- Zaliche Location of Zaliche
- Coordinates: 41°36′36″N 35°35′42″E﻿ / ﻿41.61000°N 35.59500°E
- Country: Turkey

= Zaliche =

Zaliche (Ζαλίχη) or Zaliches (Ζαλίχης) was an ancient town in the late Roman province of Helenopontus.

== Name ==

"Zaliche" is the form given in the indices of the editions, produced by Peter Wesseling, and by B.G. Niebuhr It is the form given also in Anthon's Classical Dictionary On the other hand, the contributor (Leonhard Schmitz) of the entry on the town in William Smith's Dictionary of Greek and Roman Geography gives it the name "Zaliches". The Annuaire historique of the Société de l'histoire de France treats "Zaliches" instead as the genitive case of "Zaliche'. It appears that the city was at some time also called Leontopolis.

== History ==
The manuscripts of the Synecdemus list among the seven cities of Helenopontus one called Σάλτον Ζαλίχην, which Peter Wesseling believes should be corrected to Σάλτος Ζαλίχης and suggests it indicates that the city was surrounded by forests (saltus), making the name equivalent to "Forest of Zaliche".

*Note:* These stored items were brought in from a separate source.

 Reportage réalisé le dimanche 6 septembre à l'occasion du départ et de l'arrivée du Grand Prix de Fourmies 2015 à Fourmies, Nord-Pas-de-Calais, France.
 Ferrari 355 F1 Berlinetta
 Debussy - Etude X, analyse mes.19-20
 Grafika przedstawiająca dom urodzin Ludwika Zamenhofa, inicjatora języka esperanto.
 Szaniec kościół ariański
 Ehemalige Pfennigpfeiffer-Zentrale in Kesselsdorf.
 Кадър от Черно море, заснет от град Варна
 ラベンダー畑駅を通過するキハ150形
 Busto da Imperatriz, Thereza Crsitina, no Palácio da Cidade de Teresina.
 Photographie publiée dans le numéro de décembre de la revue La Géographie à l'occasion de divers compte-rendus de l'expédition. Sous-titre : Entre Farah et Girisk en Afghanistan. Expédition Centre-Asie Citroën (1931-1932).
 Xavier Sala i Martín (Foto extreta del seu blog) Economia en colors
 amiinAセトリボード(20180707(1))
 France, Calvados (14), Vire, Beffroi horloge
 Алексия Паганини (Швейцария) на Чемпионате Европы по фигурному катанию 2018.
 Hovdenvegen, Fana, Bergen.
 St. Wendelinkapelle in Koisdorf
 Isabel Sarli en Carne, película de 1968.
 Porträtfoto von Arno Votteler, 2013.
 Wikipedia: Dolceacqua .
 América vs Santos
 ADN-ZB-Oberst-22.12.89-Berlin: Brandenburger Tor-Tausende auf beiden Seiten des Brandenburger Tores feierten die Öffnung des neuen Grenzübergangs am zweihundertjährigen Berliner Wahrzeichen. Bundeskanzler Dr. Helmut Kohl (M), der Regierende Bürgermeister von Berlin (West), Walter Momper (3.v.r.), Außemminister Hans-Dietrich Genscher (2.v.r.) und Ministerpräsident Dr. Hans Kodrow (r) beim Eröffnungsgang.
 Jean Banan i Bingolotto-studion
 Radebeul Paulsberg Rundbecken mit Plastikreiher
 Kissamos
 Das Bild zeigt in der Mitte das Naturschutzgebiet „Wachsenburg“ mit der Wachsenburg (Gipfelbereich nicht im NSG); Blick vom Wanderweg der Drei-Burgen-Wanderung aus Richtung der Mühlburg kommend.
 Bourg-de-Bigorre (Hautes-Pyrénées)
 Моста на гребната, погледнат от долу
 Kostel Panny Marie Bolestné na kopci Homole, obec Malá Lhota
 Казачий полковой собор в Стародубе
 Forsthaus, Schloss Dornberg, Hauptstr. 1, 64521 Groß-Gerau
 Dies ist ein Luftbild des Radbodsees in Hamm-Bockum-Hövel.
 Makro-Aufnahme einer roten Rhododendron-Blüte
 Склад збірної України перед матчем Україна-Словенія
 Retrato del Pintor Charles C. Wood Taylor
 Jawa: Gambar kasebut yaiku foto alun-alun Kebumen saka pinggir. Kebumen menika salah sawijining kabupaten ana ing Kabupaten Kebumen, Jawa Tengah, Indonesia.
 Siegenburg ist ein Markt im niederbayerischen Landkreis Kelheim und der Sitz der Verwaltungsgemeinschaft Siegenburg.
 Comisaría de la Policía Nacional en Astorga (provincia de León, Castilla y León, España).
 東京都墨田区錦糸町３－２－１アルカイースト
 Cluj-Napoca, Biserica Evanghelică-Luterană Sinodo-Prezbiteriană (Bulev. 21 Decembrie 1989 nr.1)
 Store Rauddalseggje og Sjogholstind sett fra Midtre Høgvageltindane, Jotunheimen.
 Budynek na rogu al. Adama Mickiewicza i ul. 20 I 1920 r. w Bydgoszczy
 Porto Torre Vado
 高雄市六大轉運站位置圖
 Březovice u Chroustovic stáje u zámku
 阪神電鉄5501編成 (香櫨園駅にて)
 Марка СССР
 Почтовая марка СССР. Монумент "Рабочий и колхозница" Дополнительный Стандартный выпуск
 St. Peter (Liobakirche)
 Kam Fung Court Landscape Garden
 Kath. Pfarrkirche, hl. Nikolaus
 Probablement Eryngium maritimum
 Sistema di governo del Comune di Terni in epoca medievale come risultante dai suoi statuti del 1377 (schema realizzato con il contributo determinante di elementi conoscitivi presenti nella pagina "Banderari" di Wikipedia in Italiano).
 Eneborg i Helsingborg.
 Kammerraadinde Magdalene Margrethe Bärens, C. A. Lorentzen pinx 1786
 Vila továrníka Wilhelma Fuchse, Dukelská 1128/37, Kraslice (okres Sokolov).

At the Second Council of Nicaea in 787, a priest named Andronicus represented the Bishop John "Ζαλίχων", i.e., of Zaliche (Ζαλίχη, neuter plural). The priest is also called a priest Λεοντοπόλεως ἤτοι Ζαλίχου, an expression that treats "Leontopolis" as another name for the same town. Both Wesseling and the contributor to Smith's Geography also believe that this is the Leontopolis spoken of in Novella 28 as one of the cities of Helenopontus.

==Bishopric==
The town was the seat of an ancient bishopric and remains today a vacant titular see.
  Leontopolis is first mentioned as a suffragan bishopric of Amaseia in the 6th century and, although declining, survived until the thirteenth. It is mentioned in the Notitia III and sent delegates to Second and Third Council of Constantinople. At times this city was merged with the bishopric centered on Isauropolis. but known bishops include:
- Metrodonus Council of Chalcedon
- John fl 787AD
- John II (879)
- Christopher (10th-11th century)
- Stephen of Leontopolis 10th century
- Leo of Leotopolis 11th century
- Elias Daniel von Sommerfeld † (13 Jun 1714 Appointed – 26 Jul 1742 Died)
- Joaquim de Nossa Senhora de Nazareth Oliveira e Abreu, O.F.M. † (4 Sep 1815 Appointed – 23 Aug 1819 Confirmed, Bishop of São Luís do Maranhão)
- Alexander Dobrzański † (17 Dec 1819 Appointed – 1831 Died)
- Ludwig Forweck † (11 Jul 1854 Appointed – 8 Jan 1875 Died)
- Jean-Pierre-François Laforce-Langevin † (13 Feb 1891 Appointed – 26 Jan 1892 Died)
- Dominique-Clément-Marie Soulé † (21 Mar 1893 Appointed – 21 Apr 1919 Died)
- Franz Xaver Eberle † (2 Jun 1934 Appointed - 19 Nov 1951 Died)
- Gustavo Posada Peláez, M.X.Y. † (24 Mar 1953 Appointed - 30 Apr 1990 Appointed, Bishop of Istmina-Tadó Colombia)

The seat has been vacant since April 30, 1990.

== Site ==

Modern scholars place the town at Alaçam, Samsun Province, Turkey.